Scientific classification
- Kingdom: Plantae
- Clade: Tracheophytes
- Clade: Angiosperms
- Clade: Eudicots
- Clade: Rosids
- Order: Rosales
- Family: Rosaceae
- Genus: Prunus
- Subgenus: Prunus subg. Cerasus
- Species: P. maximowiczii
- Binomial name: Prunus maximowiczii Rupr.
- Synonyms: Cerasus maximowiczii (Rupr.) Kom.; Prunus bracteata Franch. & Sav.; Prunus meyeri Rehder; Prunus pulchella Koehne;

= Prunus maximowiczii =

- Authority: Rupr.
- Conservation status: LC
- Synonyms: Cerasus maximowiczii (Rupr.) Kom., Prunus bracteata Franch. & Sav., Prunus meyeri Rehder, Prunus pulchella Koehne

Species of tree

Prunus maximowiczii, known as Korean cherry, Korean mountain cherry, or Miyama cherry, is a small (about 7.5 m), fruiting cherry tree that can be found growing wild in northeastern Asia and Eurasia.

== Taxonomy ==
The species was first described in 1857 by Franz Josef Ruprecht. It was treated in the genus Cerasus (now generally accepted as a subgenus of Prunus) by Vladimir Leontyevich Komarov in 1927, but the original P. maximowiczii remains the widely accepted binomial.

== Description ==
P. maximowiczii has white, insect-pollinated, hermaphroditic flowers, blooming in May in the Northern Hemisphere, November in the Southern Hemisphere. The edible fruits (cherries) are about 5 mm in diameter, containing one large seed each. They ripen in August in the Northern Hemisphere, February in the Southern Hemisphere.

== Range and habitat ==
Korea, China (Heilong Jiang, Jilin, Liaoning, and Zhejiang), Russia (Khabarovsk, Primorye, and Sakhalin), and Japan (Hokkaido, Honshu, and Kyushu), often in mountainous, woodland regions and in clayey soil.

== Uses ==
P. maximowiczii is useful in many ways; aside from eating the fruit, the flowers can be used as a condiment, preserved in brine.

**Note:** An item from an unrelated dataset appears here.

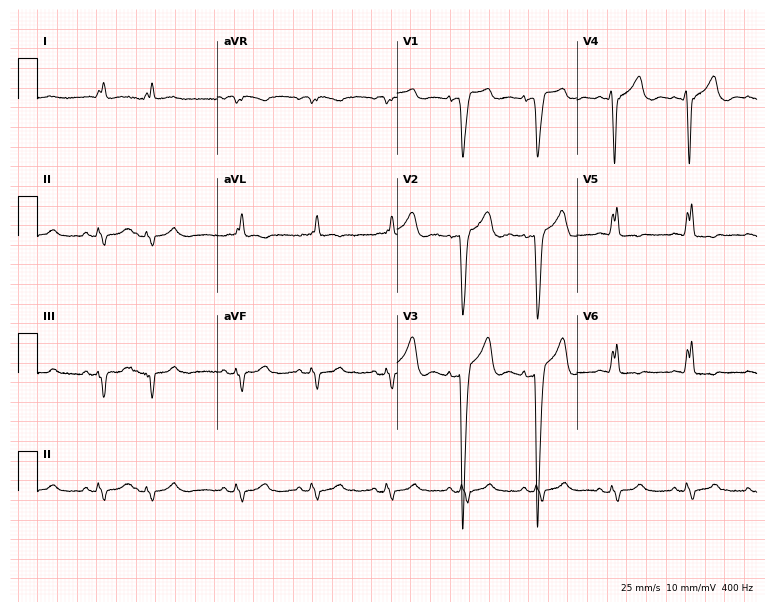
Electrocardiogram (7.3-second recording at 400 Hz), a woman, 82 years old. Interpretation includes left bundle branch block.

The wood of P. maximowiczii is very hard, heavy, and close grained, making it excellent for carving and the making of furniture.

Dyes produced from the leaves of P. maximowiczii are green; and those from the fruit, a dark grey to green.

Chemically, amygdalin and prunasin, the derivatives of which produce prussic acid as well as Genistein can be extracted from P. maximowiczii.